# CAIP Week 3 Call 2: AWS Bedrock API Integration and Error Handling

## Overview
This notebook covers hands-on implementation of AWS Bedrock API calls, handling throttling errors, implementing retry logic, and processing multiple requests efficiently. This builds on the conceptual foundation from Week 3 Call 1.

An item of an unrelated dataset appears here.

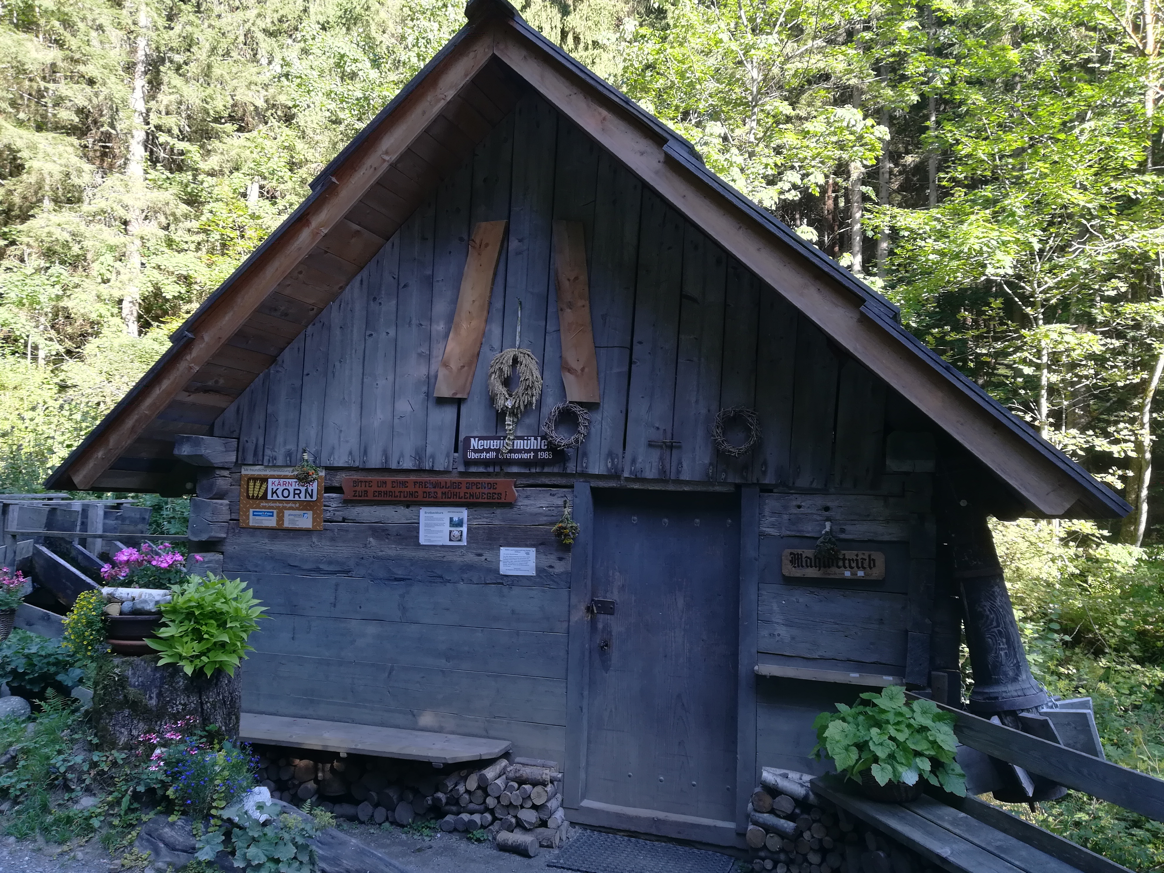 Neuwirtmühle in Kaning bzw. am Kaninger Mühlenwanderweg. 1983 renoviert.

### Key Learning Objectives:
- Understand how to call Bedrock models programmatically
- Learn to handle ThrottlingException errors
- Implement exponential backoff retry logic
- Apply rate limiting between API calls
- Use prompt templates for batch processing
- Parse and extract responses from Bedrock API


## 1. Setting Up the Bedrock Runtime Client

### Key Point: Use the Runtime Client

**Critical distinction**: To invoke models for inference, you must use `boto3.client('bedrock-runtime')`, NOT `boto3.client('bedrock')`.

### Why Two Different Clients?
- **`bedrock` client**: For managing model resources, listing available models, configuring access
- **`bedrock-runtime` client**: For actually invoking models and getting predictions

### Example Setup:
```python
import boto3
import json

# Create the Bedrock runtime client
bedrock = boto3.client('bedrock-runtime')
```

**Note**: The runtime client is what you use to send prompts and receive responses from models.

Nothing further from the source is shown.